The headline masks a labour force shrinking at its fastest pace since COVID
The US economy added 115,000 jobs in April, blowing past forecasts of 55,000–65,000, yet nearly every underlying indicator told a more cautious story, the Bureau of Labor Statistics reported Friday.
Hiring decelerated from March's 185,000 and the three-month moving average sat at just 48,000 — down from 72,000 a year earlier, according to Reuters.
The unemployment rate held at 4.3 percent, but only because 92,000 more people dropped out of the labour force last month, bringing the year-to-date exodus to 1.5m.
Economists told Reuters the jobless rate would have risen to 4.4 percent without that drop.
The split between the government's two surveys was stark.
The establishment survey put total payroll employment at a record 158.7m.
The household survey told the opposite story: overall employment has fallen by 1.37m in 2026, the same outlet reported.
The data will almost certainly keep the US Federal Reserve on the sidelines.
The Fed voted 8-4 last week to hold its benchmark rate in the 3.50–3.75 percent range — the highest dissent count since 1992, according to CNBC — with policymakers split over whether the next move should be higher or lower.
AP News reported that Inflation jumped to 3.3 percent in March, a two-year high, driven by the surge in gasoline prices after the US-Israeli strikes on Iran began February 28 and closed the Strait of Hormuz — through which about a fifth of the world's oil and LNG passes.
The report “actually makes it less likely that we see a rate cut anytime soon,” PNC chief economist Gus Faucher told AP, adding that the Fed can now say: “The job market is solid.

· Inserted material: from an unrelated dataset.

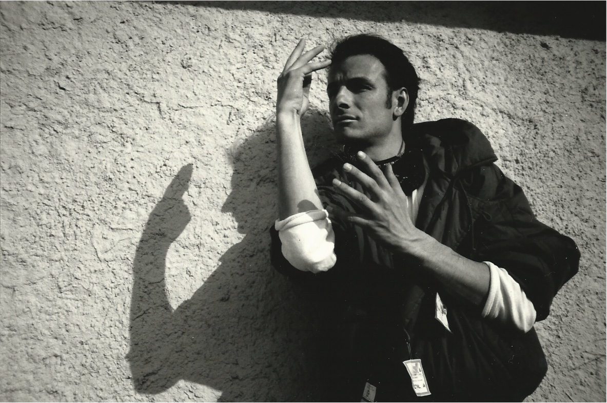 Bruno Moncelle est militant sourd.

Let's get inflation back down to 2 percent.”
BMO Capital Markets chief US economist Scott Anderson told Reuters there is “nothing in this report to move the Fed off the sidelines on future rate cuts.”
The same outlet reported that gasoline prices have surged more than 50 percent since the war began, topping US$4.50 a gallon, and the University of Michigan's consumer sentiment index hit a record low in early May.

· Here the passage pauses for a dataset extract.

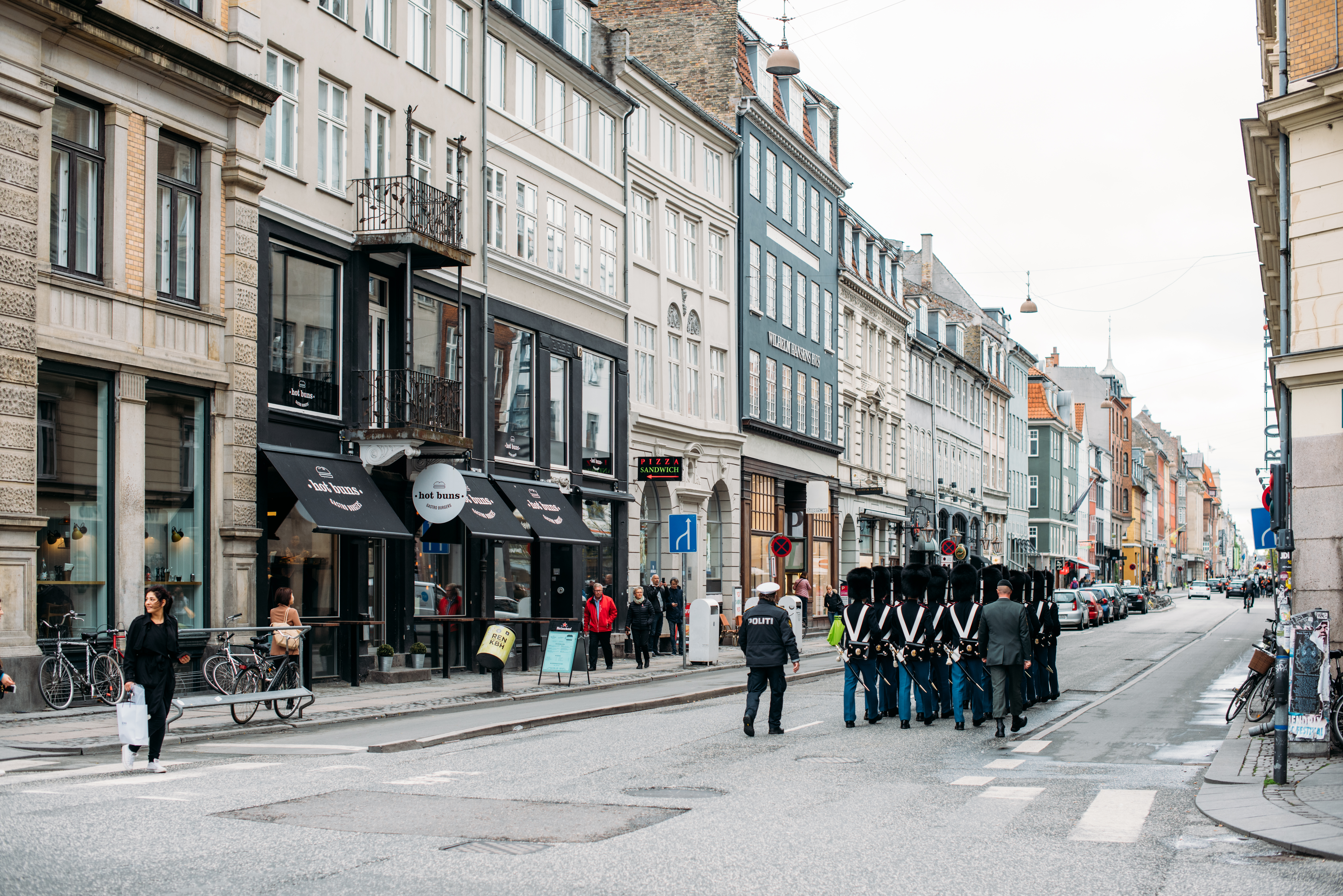 Copenhagen, Denmark

Fitch Ratings economist Olu Sonola told AP the labour market was holding up better than many feared.
Faucher cautioned, however, that “the longer conflict in Iran lasts, the higher energy prices go, the greater the drag on the economy.”
Healthcare led all sectors with 37,000 new jobs, extending a streak that has added 456,000 positions over the past year while the rest of the economy combined to cut 205,000.
Transportation and warehousing added 30,000; retail, 22,000.
On the downside, CNBC reported information services lost 13,000 jobs — down 342,000, or 11 percent, since November 2022, coinciding with the rise of AI.
Manufacturers cut 2,000 jobs in April and have shed 66,000 over the past year despite Trump's tariff-driven push to revive factory employment, AP noted.
Reuters said the federal government shed another 9,000 positions, bringing losses to 348,000 — down 11.5 percent — since peaking in October 2024.
Part-time employment for economic reasons jumped by 445,000 to 4.9m, the largest monthly increase in 14 months.
The broader U-6 unemployment measure rose to 8.2 percent from 8.0 percent.
The labour force participation rate fell to 61.8 percent, its lowest since October 2021.
EY-Parthenon senior economist Lydia Boussour told Reuters that slower US population growth, aging demographics, and reduced immigration are keeping US labour supply “structurally tight,” leaving little buffer to absorb slower hiring.
Stocks rose on the data, with the S&P 500 and Nasdaq touching record highs, while Treasury yields fell and the dollar slipped.
The labour market has been “stable without being good,” Chicago Fed president Austan Goolsbee told CNBC, noting it has held roughly steady for a year to a year and a half.